Record set:
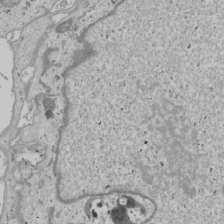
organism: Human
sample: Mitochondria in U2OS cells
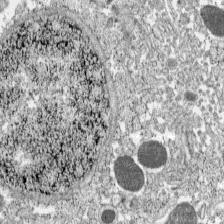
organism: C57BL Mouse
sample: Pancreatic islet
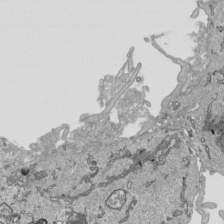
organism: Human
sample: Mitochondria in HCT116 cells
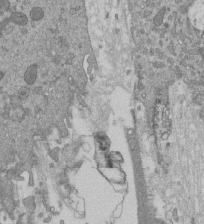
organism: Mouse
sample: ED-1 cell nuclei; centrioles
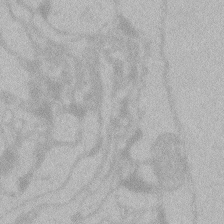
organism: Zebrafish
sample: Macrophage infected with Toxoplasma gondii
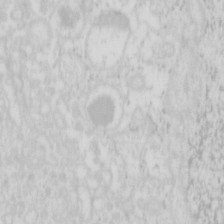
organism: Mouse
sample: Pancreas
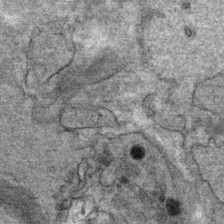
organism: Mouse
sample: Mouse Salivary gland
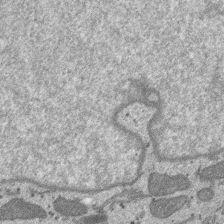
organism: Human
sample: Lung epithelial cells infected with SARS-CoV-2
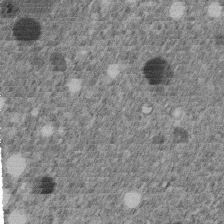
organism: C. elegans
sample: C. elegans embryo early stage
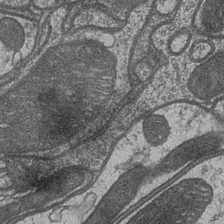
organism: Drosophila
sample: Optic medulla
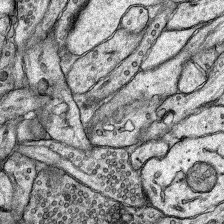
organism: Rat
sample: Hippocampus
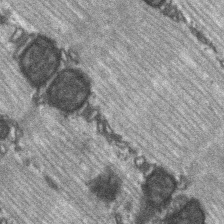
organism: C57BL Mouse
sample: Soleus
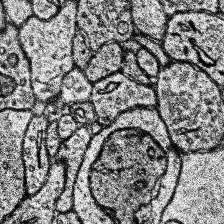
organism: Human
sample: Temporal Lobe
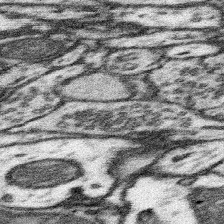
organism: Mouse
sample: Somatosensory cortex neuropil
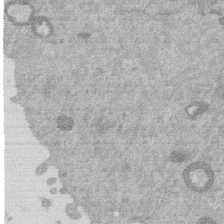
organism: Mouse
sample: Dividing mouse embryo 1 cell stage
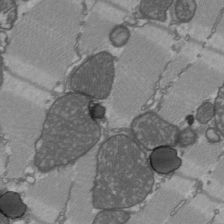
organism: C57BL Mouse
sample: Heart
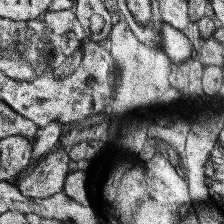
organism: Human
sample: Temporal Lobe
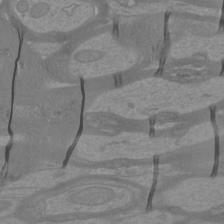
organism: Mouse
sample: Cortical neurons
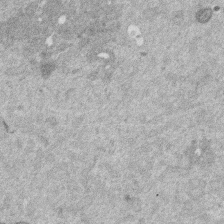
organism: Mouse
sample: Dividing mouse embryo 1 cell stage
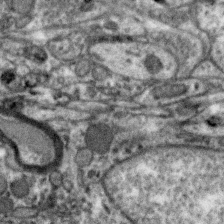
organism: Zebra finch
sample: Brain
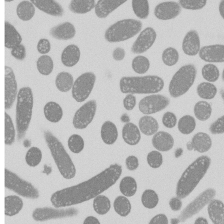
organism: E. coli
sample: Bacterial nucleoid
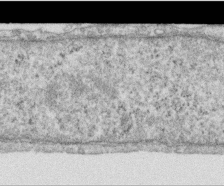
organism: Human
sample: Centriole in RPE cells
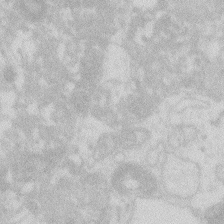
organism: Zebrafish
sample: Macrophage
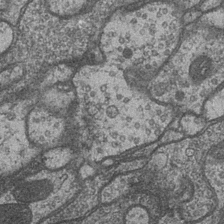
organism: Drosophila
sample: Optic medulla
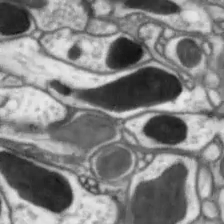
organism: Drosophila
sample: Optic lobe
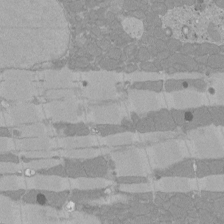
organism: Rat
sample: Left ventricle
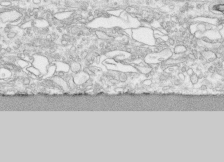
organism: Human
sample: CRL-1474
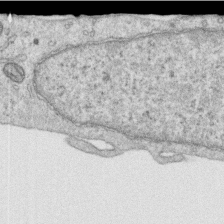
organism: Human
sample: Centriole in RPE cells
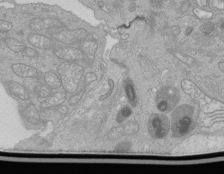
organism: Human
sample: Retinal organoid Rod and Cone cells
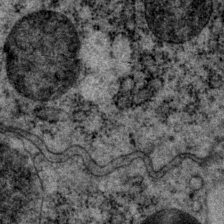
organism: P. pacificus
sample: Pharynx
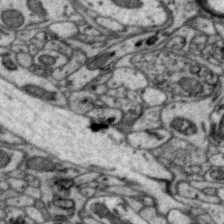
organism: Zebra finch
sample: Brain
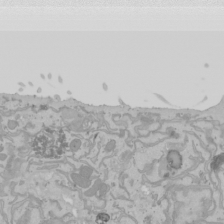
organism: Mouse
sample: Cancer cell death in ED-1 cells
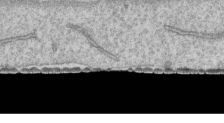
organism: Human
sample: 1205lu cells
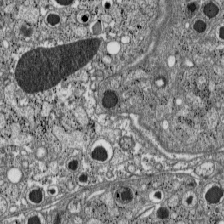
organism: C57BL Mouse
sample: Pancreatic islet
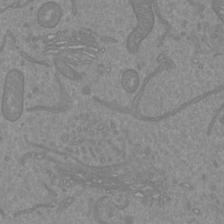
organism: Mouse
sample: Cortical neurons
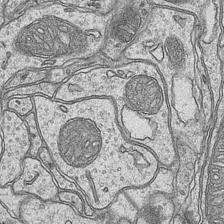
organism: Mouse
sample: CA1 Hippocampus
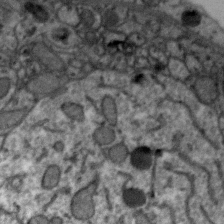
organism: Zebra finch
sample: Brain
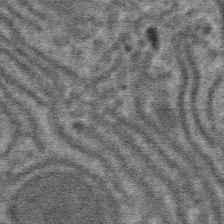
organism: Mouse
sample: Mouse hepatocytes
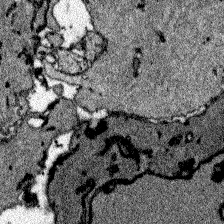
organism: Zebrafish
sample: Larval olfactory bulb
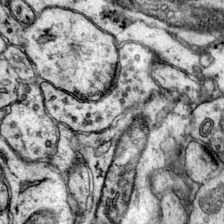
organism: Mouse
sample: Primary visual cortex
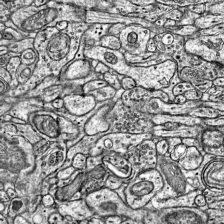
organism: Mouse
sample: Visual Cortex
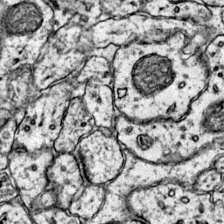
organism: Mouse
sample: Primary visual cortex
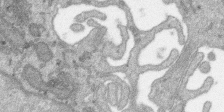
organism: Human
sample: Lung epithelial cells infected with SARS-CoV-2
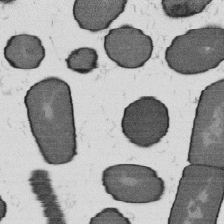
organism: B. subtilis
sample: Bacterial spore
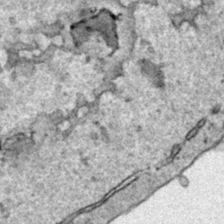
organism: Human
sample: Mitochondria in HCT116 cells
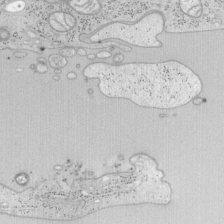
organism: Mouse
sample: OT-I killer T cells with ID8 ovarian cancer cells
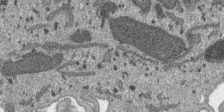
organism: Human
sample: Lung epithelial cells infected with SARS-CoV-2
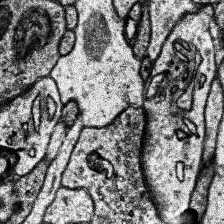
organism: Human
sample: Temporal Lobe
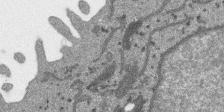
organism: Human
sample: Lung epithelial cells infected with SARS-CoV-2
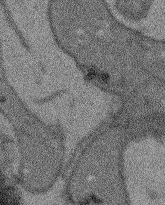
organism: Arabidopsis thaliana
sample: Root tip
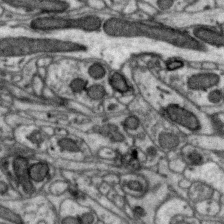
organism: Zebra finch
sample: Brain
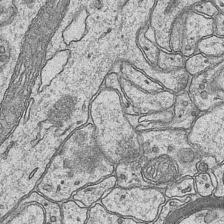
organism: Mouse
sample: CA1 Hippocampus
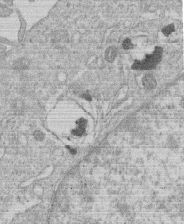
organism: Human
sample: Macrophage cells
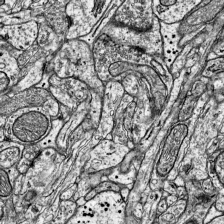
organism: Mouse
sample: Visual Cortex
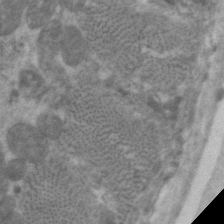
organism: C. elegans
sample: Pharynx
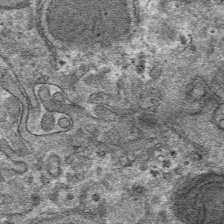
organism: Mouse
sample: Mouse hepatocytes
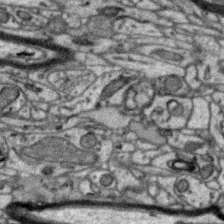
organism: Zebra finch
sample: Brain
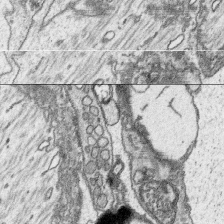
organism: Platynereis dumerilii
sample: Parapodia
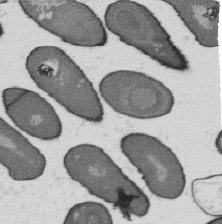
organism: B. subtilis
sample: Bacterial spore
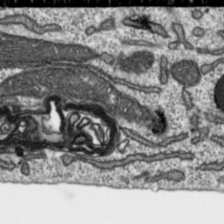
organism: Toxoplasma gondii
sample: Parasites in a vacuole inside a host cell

Try it:
Extract the part of the records that opens with the line containing "sample: Heart" and closes with the line containing "sample: CRL-1474". Take only those lines, exactly, and no pictures.

Completed task:
sample: Heart
organism: Human
sample: Temporal Lobe
organism: Mouse
sample: Cortical neurons
organism: Mouse
sample: Dividing mouse embryo 1 cell stage
organism: Zebra finch
sample: Brain
organism: E. coli
sample: Bacterial nucleoid
organism: Human
sample: Centriole in RPE cells
organism: Zebrafish
sample: Macrophage
organism: Drosophila
sample: Optic medulla
organism: Drosophila
sample: Optic lobe
organism: Rat
sample: Left ventricle
organism: Human
sample: CRL-1474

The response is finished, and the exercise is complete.